И вот он снова в Москве, где астрономы и геофизики спорят о его теории. Как же возможно беречься? Это тем более нелепо, что Шмидт знает: к его возвращению готовились и единомышленники и оппоненты. На начало июня в Государственном астрономическом институте назначен доклад. Уже вывешены объявления, разосланы повестки. И тут врачи восстают: Шмидту еще нельзя помногу говорить. Он не может с ходу одолеть их напор и сдается: ладно, пусть снимают доклад. Но письма противников, их статьи в печати, на которые он уже знает, что возразить, побуждают к немедленному действию. Нет, он не имеет права отказаться от доклада, он должен защитить свое детище. Молчание будет походить на предательство. И Шмидт торопливо — чтоб не опоздать, чтобы в Астрономический институт не сообщили о его отказе — пишет карандашом записку Козловской: «Дорогая Софья Владиславовна! Обдумав положение, я пришел к выводу, что доклад в ГАИШ должен состояться при любых условиях. Беречь горло буду до и после. Прошу Вас поэтому ничего не говорить об отмене…»

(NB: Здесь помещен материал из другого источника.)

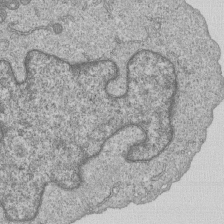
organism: Human
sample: MDA-MB-231 cells

И он делает доклад, выступает в прениях, парирует возражения оппонентов. Его речь, как всегда, блистательна, в ней все прежнее: неожиданные идеи, четкие аргументы, изящная колкость острот, взрывной темперамент. И никто из сотен людей, сидящих в зале, не может поверить, что этот человек только несколько часов назад встал с постели, что после окончания диспута он — ценой невероятных усилий — доберется до дому и свалится опять в постель. Потом несколько дней будет приходить в себя и говорить шепотом, а то и вовсе молчать и только писать коротенькие записки на вырванных из блокнота листках.
Иногда на недели мир суживается для него до размеров квартиры, комнаты, кровати. Но и это чаще всего не потерянные дни. Он продолжает работать над своей космогонией.
А когда болезнь отступает, когда хватает сил на то, чтобы встать, надеть костюм, завязать галстук и старательно бодрым шагом (чтобы жена не остановила) дойти до лифта, Шмидт садится в машину и едет в институт. Ведь он — директор, и отнюдь не формальный директор, ни один важный вопрос жизни Института теоретической геофизики не решается без его участия.
Причем в этом качестве он отнюдь не всегда — сплошная гуманность и доброта. Когда нужно, Шмидт умеет показать силу своего гнева, умеет «культурно выпороть», как некогда заметил пилот самолета-разведчика Павел Головин.
И след такой «порки» — весьма своеобразный — остался в письме одного сейсмолога: «Многоуважаемый и дорогой Отто Юльевич! Мы, сотрудники сейсмологической лаборатории (беру на себя смелость писать от имени всех) очень рады, что уход лаборатории из института не состоялся и мы остались с Вами. Это выход, о котором мы мечтали. Я никогда не забуду того совещания в сейсмолаборатории, когда Вы меня чуть не избили за моделирование. Во всяком случае, я именно так себя чувствовал. Да и сейчас это, пожалуй, еще не прошло. Выздоравливайте! Вас очень не хватает».
Болезнь не изменила его нрава. Поэтому и у научного сотрудника та же реакция на критику, что у лихого пилота, — «выпороли», «избили». Но главное, что при этом сейсмолог рад остаться под началом Шмидта, не хватает ему директора. Да, это надо уметь так «избивать» и «пороть», чтоб не отталкивать от себя людей, а только еще больше привязывать их к делу. Тут ведь каждая нота голоса имеет значение. Раздражения, грубости даже на болезнь никто не спишет.